Goal of the exercise:
All of the listing below must be repeated word for word. Pictures are the only thing to omit.
Top of Available data
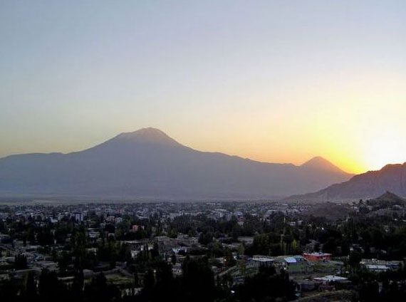 Dogubeyazit Gün Doğumu Fotoğraf Gökmen Önay
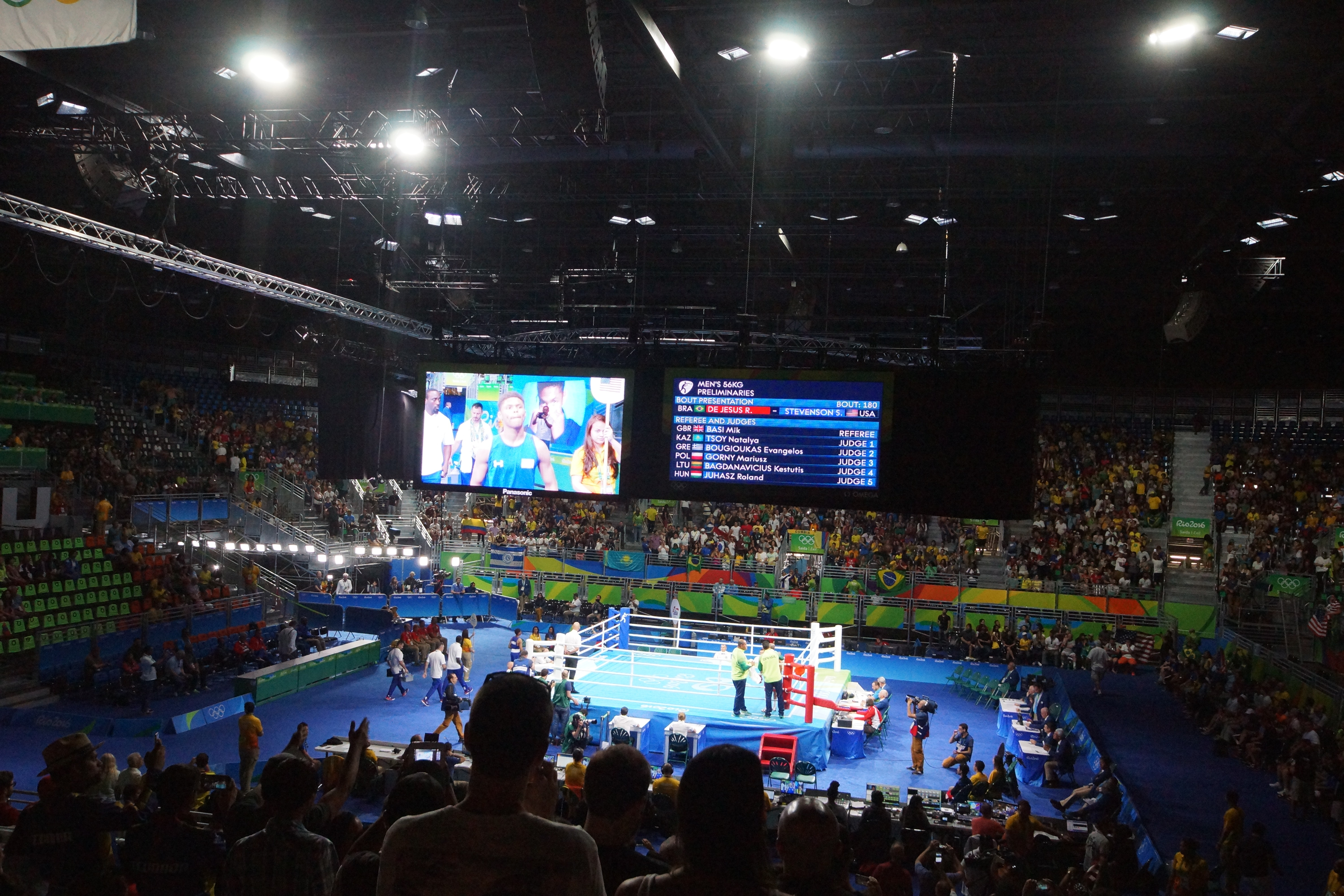 slt.a-77
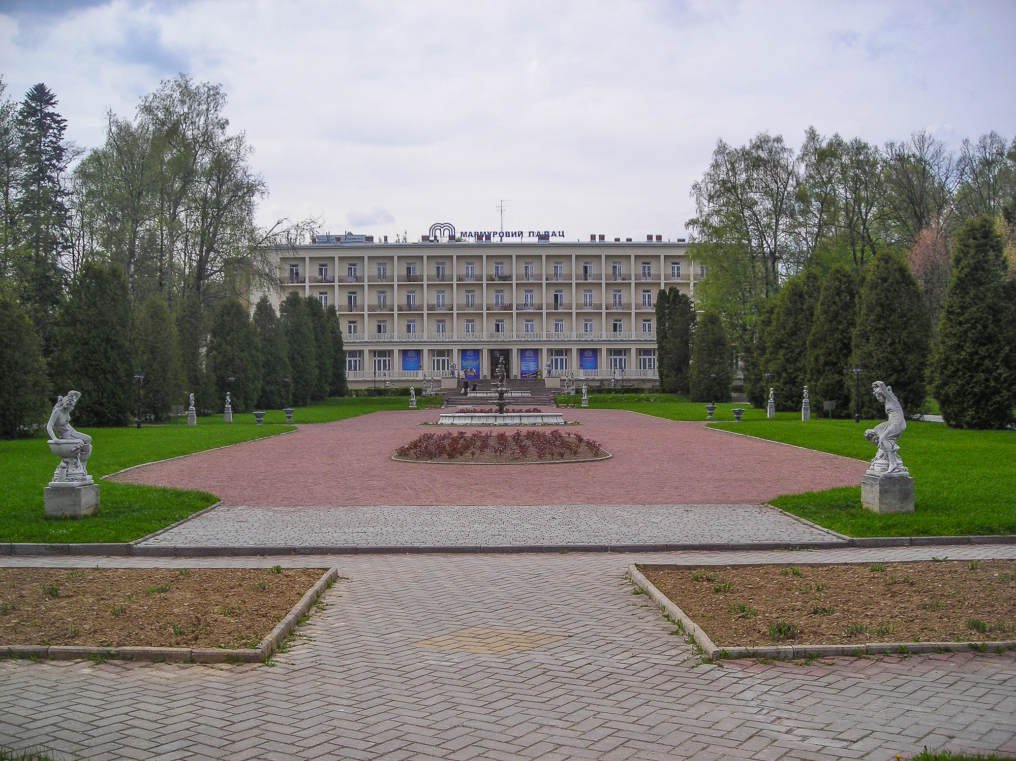 Палац (прим.: санаторій "Мармуровий палац"), Моршин, пл. Паркова
Bottom of Available data
Result for this task:
 Dogubeyazit Gün Doğumu Fotoğraf Gökmen Önay
 slt.a-77
 Палац (прим.: санаторій "Мармуровий палац"), Моршин, пл. Паркова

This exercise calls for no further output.